# Minima mods???



## cuprajake (Mar 30, 2020)

Hey guys

Seen as ive just got the minima and cant see a similar thread, just wondered what people have done to thiers and if it was a worthwhile upgrade.

Ive already got an ims competition basket,

Wondering if the shower screen is a worth while upgrade

Thanks jake


----------



## Jomo04 (Mar 25, 2019)

I can definitely recommend the Bianca flow control mod - particularly if you're into lighter roasted coffees.


----------



## Northern_Monkey (Sep 11, 2018)

You know what I'm going to say, but get a paddle for it! 😉

Already has the gauge taken care of.


----------



## Rincewind (Aug 25, 2020)

Jake i wonder what's the *smallest* "rotary" pump that you could "squeeze" into *your machine*....maybe worth a search, you never know what might be out there that can be shoe-horned in....it might not be a cheap "mod" but a search may just net you a "bargain".....a motor+pump combo or motor and pump bought seperately then joined together ???


----------



## cuprajake (Mar 30, 2020)

Not sure, think @DavecUK said that its pretty tight in there.

I presume it would effect the ramp up style to.
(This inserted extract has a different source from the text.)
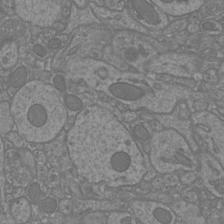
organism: Mouse
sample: Cortical neurons

that's my only bugbear with the minima, could of used a quieter pump


----------



## DavecUK (Aug 6, 2013)

You could fit a MaraX pump to it....bit of disassembly needed and they are a bit expensive to buy. If I had not had to cancel my trip to Italy , I would have tried to grab a couple. Probably would have been too lazy to fit them for years though. The Ar15 vibe pump used on Minims, is actually quieter than the standard Ulka.

No there is no room for a rotary pump in there...even the FOT brushed DC one (used in the Crem One B LFPP) with miniature pump head won't fit.


----------



## cuprajake (Mar 30, 2020)

So dropped the shower screen for the first time today, very clean behind so happy with that,

It came out and went back in very easy, the pf moves quite easy.

Has anyone upgraded screen and gasket?


----------



## Rob1 (Apr 9, 2015)

Cuprajake said:


> So dropped the shower screen for the first time today, very clean behind so happy with that,
> 
> It came out and went back in very easy, the pf moves quite easy.
> 
> Has anyone upgraded screen and gasket?


 I've just got a standard IMS screen and red silicone seal from cafelat. The coated shower screens can't be cleaned with a detergent like puly caff...maybe a teflon one could but nano-quartz can't.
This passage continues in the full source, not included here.